14. Мы видали виды

Виктор Мазоха
 

Берестов позвонил через соседей жене, которая, хоть и не без колебаний, дала «добро» на операцию… Затем, сходил в поликлинику, что находилась в другом помещении через дорогу, и, сдав анализы, вернулся в палату.
 Заняться было нечем. Взял  с тумбочки книгу, прилег на кровать. Но что-то не читалось. Он попытался заснуть, повернувшись лицом к стене. Вдруг услышал, как открылась дверь. На пороге стоял незнакомый человек.
– Как мне найти Берестова? – спросил гость.
– Я самый, – ответил старик, вставая с кровати. – А ты кто будешь?
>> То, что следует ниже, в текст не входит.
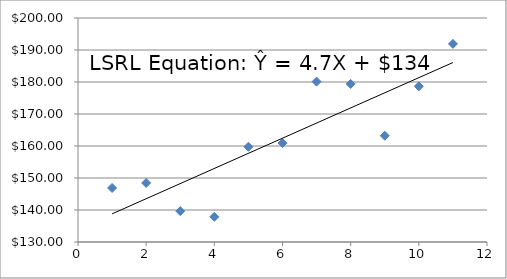
| Category | Series 0 |
|---|---|
| 1.0 | 146.89 |
| 2.0 | 148.45 |
| 3.0 | 139.65 |
| 4.0 | 137.87 |
| 5.0 | 159.76 |
| 6.0 | 160.91 |
| 7.0 | 180.12 |
| 8.0 | 179.4 |
| 9.0 | 163.21 |
| 10.0 | 178.67 |
| 11.0 | 191.92 |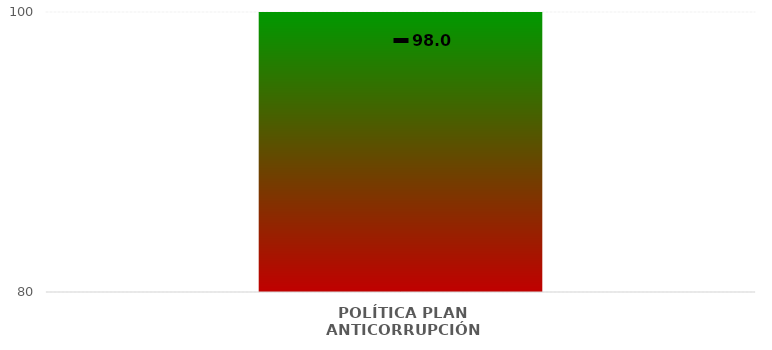
| Category | Niveles |
|---|---|
| POLÍTICA PLAN ANTICORRUPCIÓN | 100 |

– Депутат Яковлев. Провожу расследование по вашей жалобе
Глаза старика потеплели:
–  Проходи, депутат,  гостем будешь, – сказал он. – Читать приходилось, а встречаться – нет. Быстро среагировал. Молодец! А я уж грешным делом подумал, что попусту потратил время.
 Яковлев пропустил последние слова, поглощенный собственной неловкостью из-за того, что пришел с пустыми руками.
– Извините, Николай Ефимович, что ничего не принес,– сказал Яковлев, подавая руку.  – Так уж получилось…
 – Ничего. Не дорог обед, а дорог привет. Тебя как звать-величать?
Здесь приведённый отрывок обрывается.